However the truth is you by not "overreacting" have allowed him to continue with his cheating and terrible behaviour. You do have poor boundaries. It's not your fault that he is a cheater. But it is you are the one allowing him to do this and continue to do this.

There should have been dire consequences at the beginning of his poor behaviour. 

Personally I couldn't stay with someone who disrespected me like that.

Also it's not your fault that he's not wanting to sleep with you, it's his. And yes he should have old you he was bisexual. I personally wouldn't want to marry someone who identified as such myself.


----------



## Coffee Amore (Dec 15, 2011)

If you want advice you might want to tone down the defensiveness.  

I don't know what the sexual perversion you saw that you can't name is, but if it's illegal (and I don't know if it is), please report it. Otherwise, there are websites like fetlife.com and collarme.com that cater to various fetishes. I don't personally have any experience with the sites, but I've come across online friends who participate on both sites. There's a woman who posts here whose husband came out as bi after a traumatic brain injury. They learned to accomodate his desires while still being married to each other. Granted she's in the minority, but there are couples who manage to make it work. It takes effort on both sides.

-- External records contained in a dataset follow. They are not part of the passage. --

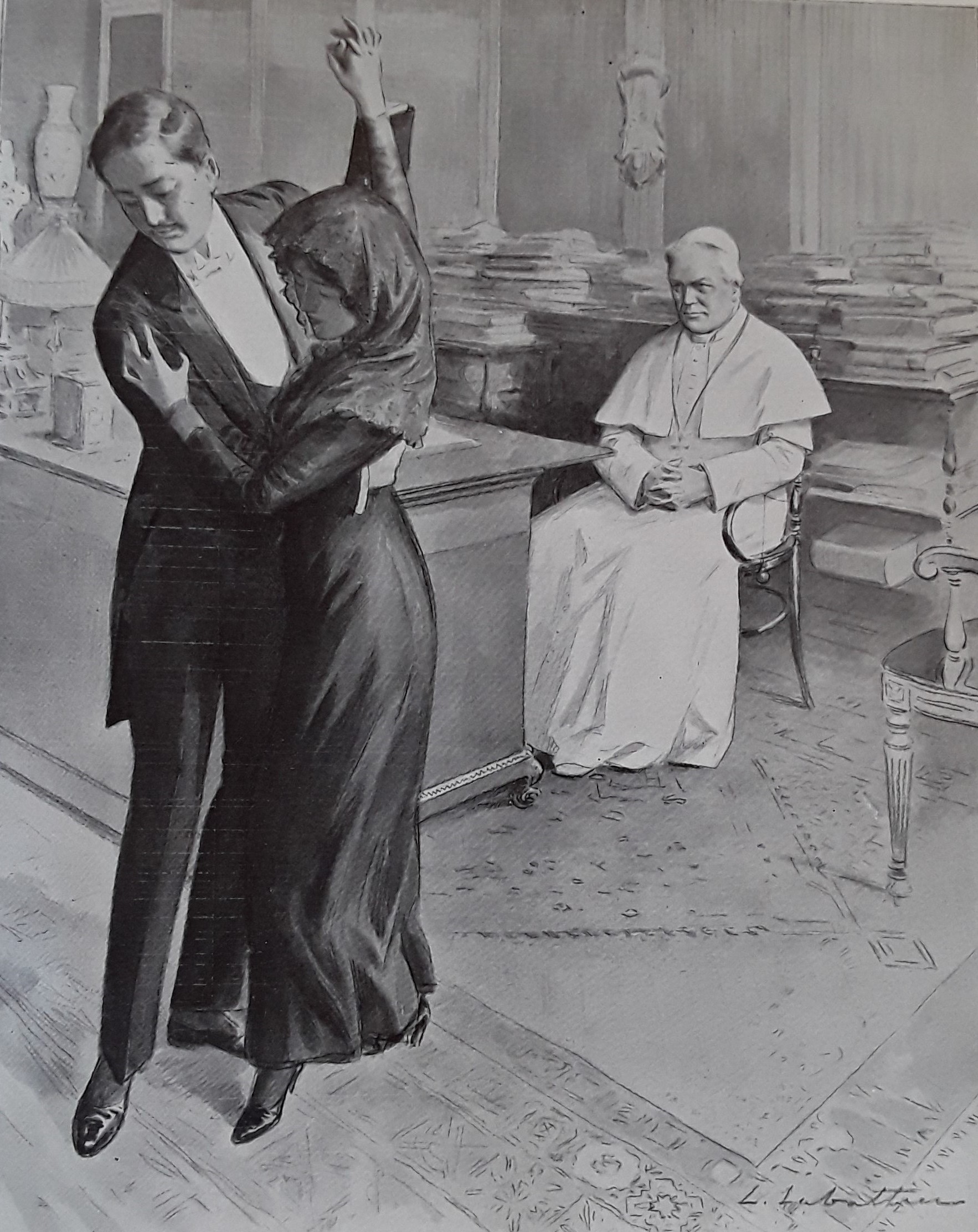 Dos jóvenes de la aristocracia bailando el tango en presencia de Pío X. Posiblemente, el episodio fue inventado por el periodista francés Jean Carrère, en aquel tiempo corresponsal de Le Temps en Italia.[1]
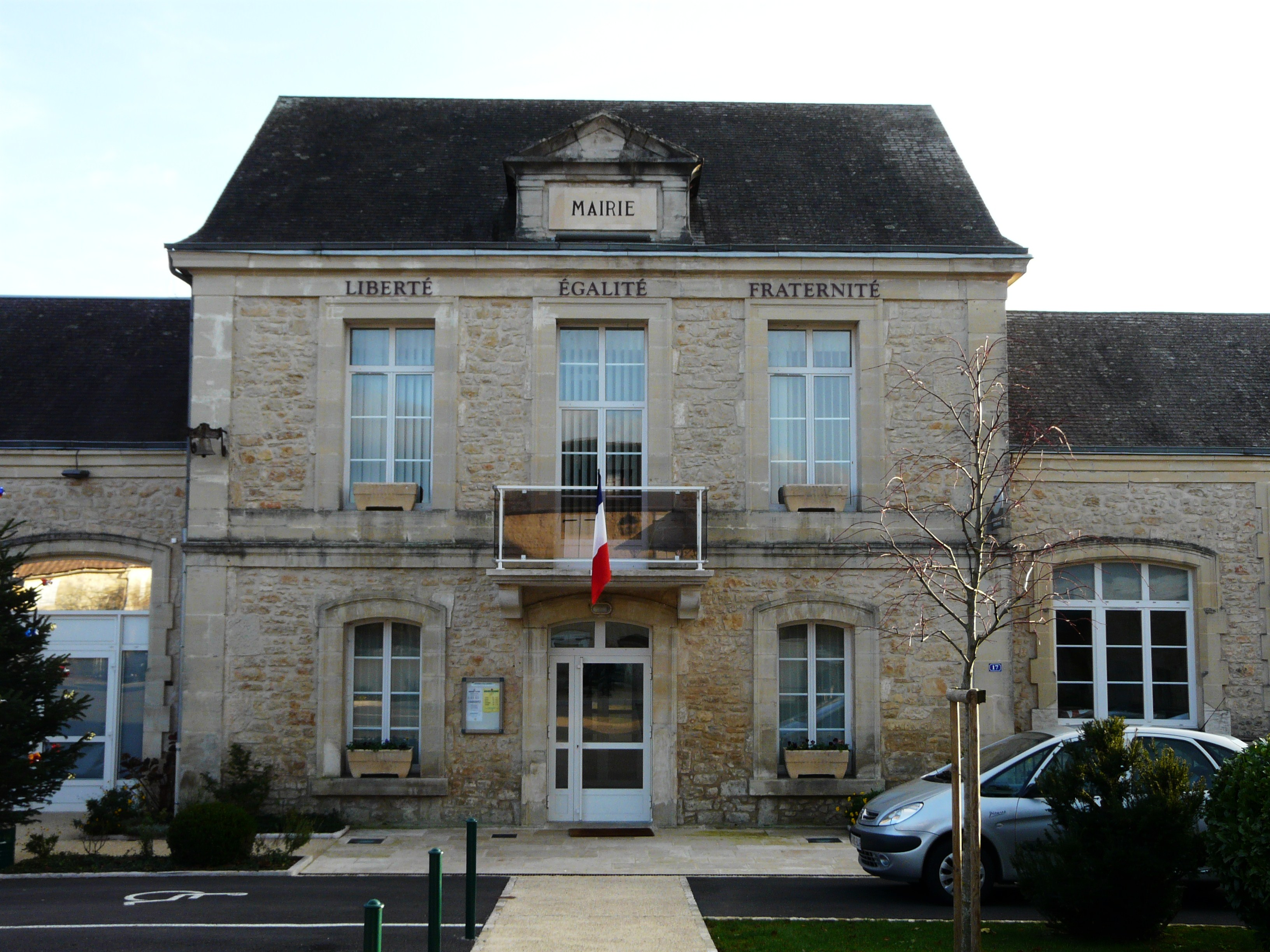 La mairie de Beauregard-de-Terrasson, Dordogne, France.
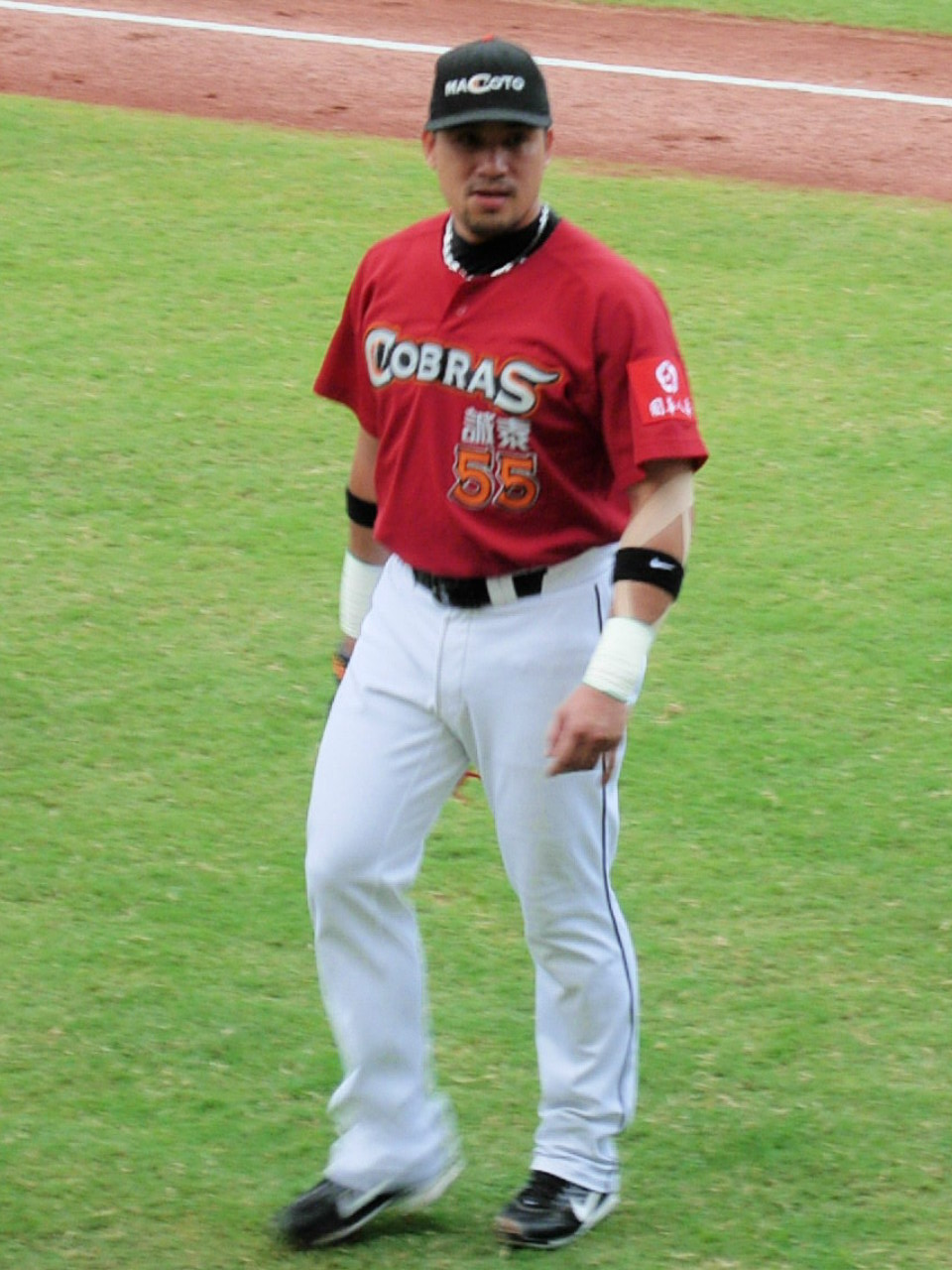 謝佳賢（台灣職業棒球選手／誠泰COBRAS隊）
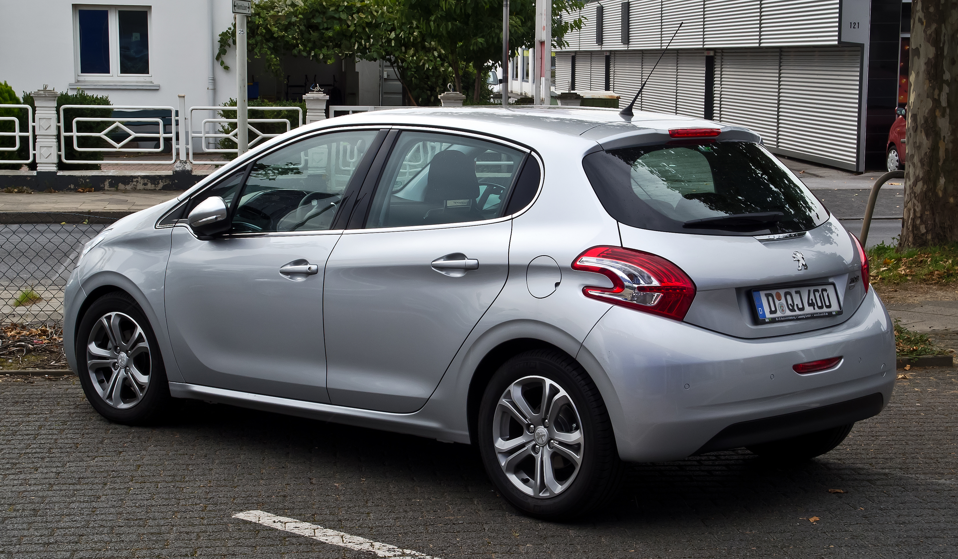 Peugeot 208 e-HDi FAP 115 Stop & Start Allure

You really are at a crossroads. You have to decide if you're happier with him or without him. You're still young, and if your username is any indication, it sounds like you're in a good profession. You have a lot to offer someone. I personally would leave. I couldn't be married to a bi man. I would always wonder if I was enough for him. 

By the way, there's nothing wrong with the occasionally reading emails or texts one's spouse sends. Trust but verify. Blind trust is not conducive to a healthy relationship.


----------



## grenville (Sep 21, 2011)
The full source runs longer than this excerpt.